If you want actionable insights, you absolutely need to go beyond surface-level data. Automated follow-up questions—like those in Specific’s AI follow-up system—turn every vague answer into something useful. Instead of endlessly pinging teachers for clarification, AI does it in the flow, instantly, as if you had a personal interview with each teacher. This doesn’t just save time—it uncovers depth and context you’d otherwise miss.

  • Teacher: “Mentoring was helpful, but there were challenges.”

  • AI follow-up: “Can you explain what the main challenges were, and how they affected you?”

Without that follow-up, “helpful but challenging” tells you almost nothing. With it, you get new data to improve teacher mentoring right away.

How many followups to ask? Usually, 2-3 followups dig out the key context without overloading the respondent. In Specific, you can set this up, or let the survey move on once the main insight is collected. That keeps surveys conversational and respectful of teachers' time.

This makes it a conversational survey—dynamic, context-aware, and totally different from static forms.

AI survey response analysis is painless, too.

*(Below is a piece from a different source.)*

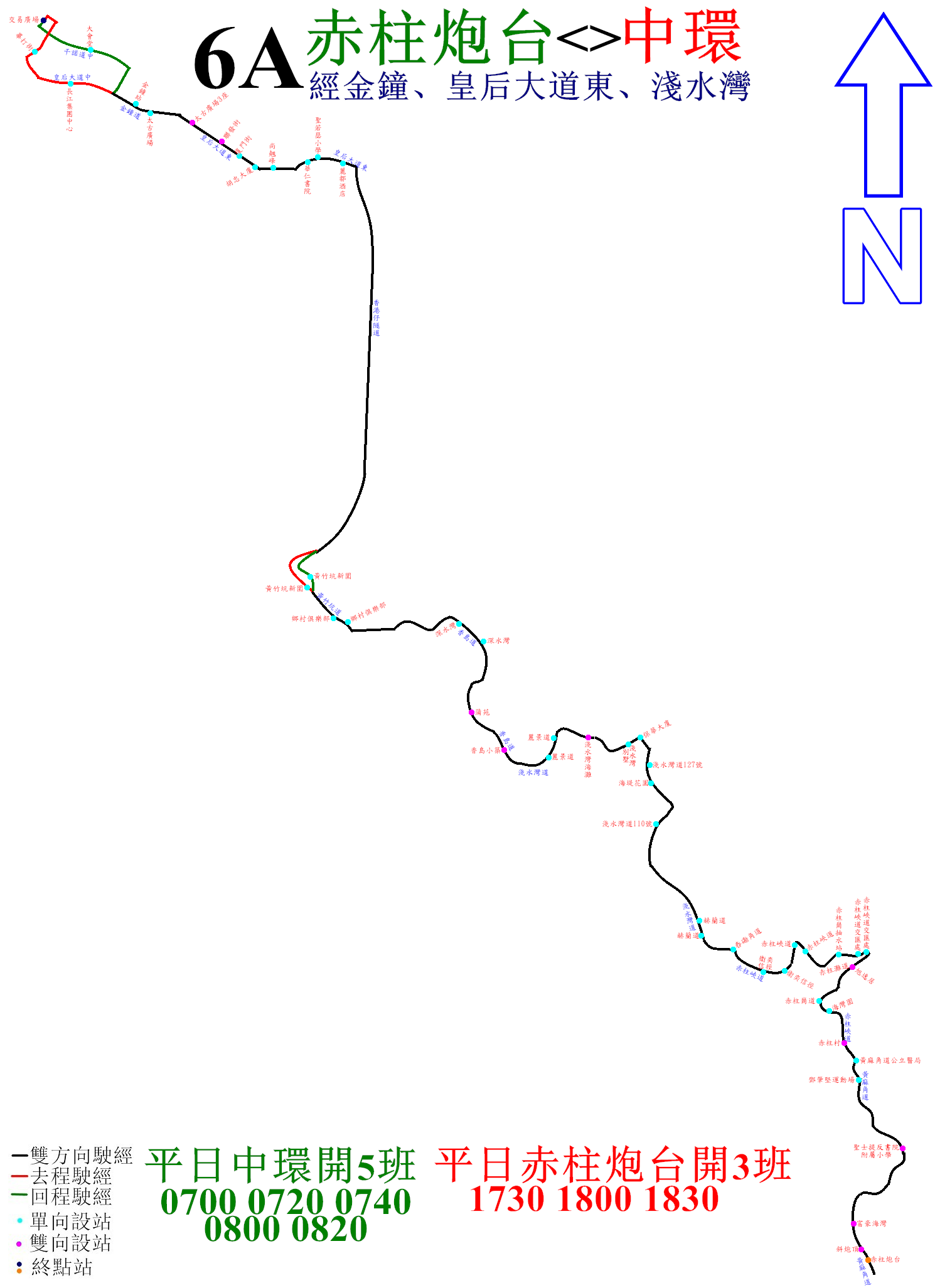 中文（香港）: 城巴6A線的走線圖

Even when you get paragraphs of open-ended feedback, tools like Specific’s AI survey response analysis summarize and categorize everything automatically so you can act on trends fast.

Try running an AI-powered survey and see how much follow-up improves what you learn. You’ll be amazed.

See this teacher mentoring survey example now

Discover just how easy and insightful a conversational teacher mentoring survey can be—get meaningful feedback, rapid analysis, and context-rich responses with AI-driven follow-ups. Start building your survey now and experience the difference.

Create your survey

Try it out. It's fun!

Sources

  1. IDRA. The Role of Mentoring in Teacher Quality and Retention

  2. European Proceedings. Teacher Attrition: Why Teachers Leave and How to Retain Them

Adam Sabla - Image Avatar

Adam Sabla

Adam Sabla is an entrepreneur with experience building startups that serve over 1M customers, including Disney, Netflix, and BBC, with a strong passion for automation.

Adam Sabla

Adam Sabla is an entrepreneur with experience building startups that serve over 1M customers, including Disney, Netflix, and BBC, with a strong passion for automation.

Adam Sabla

Adam Sabla is an entrepreneur with experience building startups that serve over 1M customers, including Disney, Netflix, and BBC, with a strong passion for automation.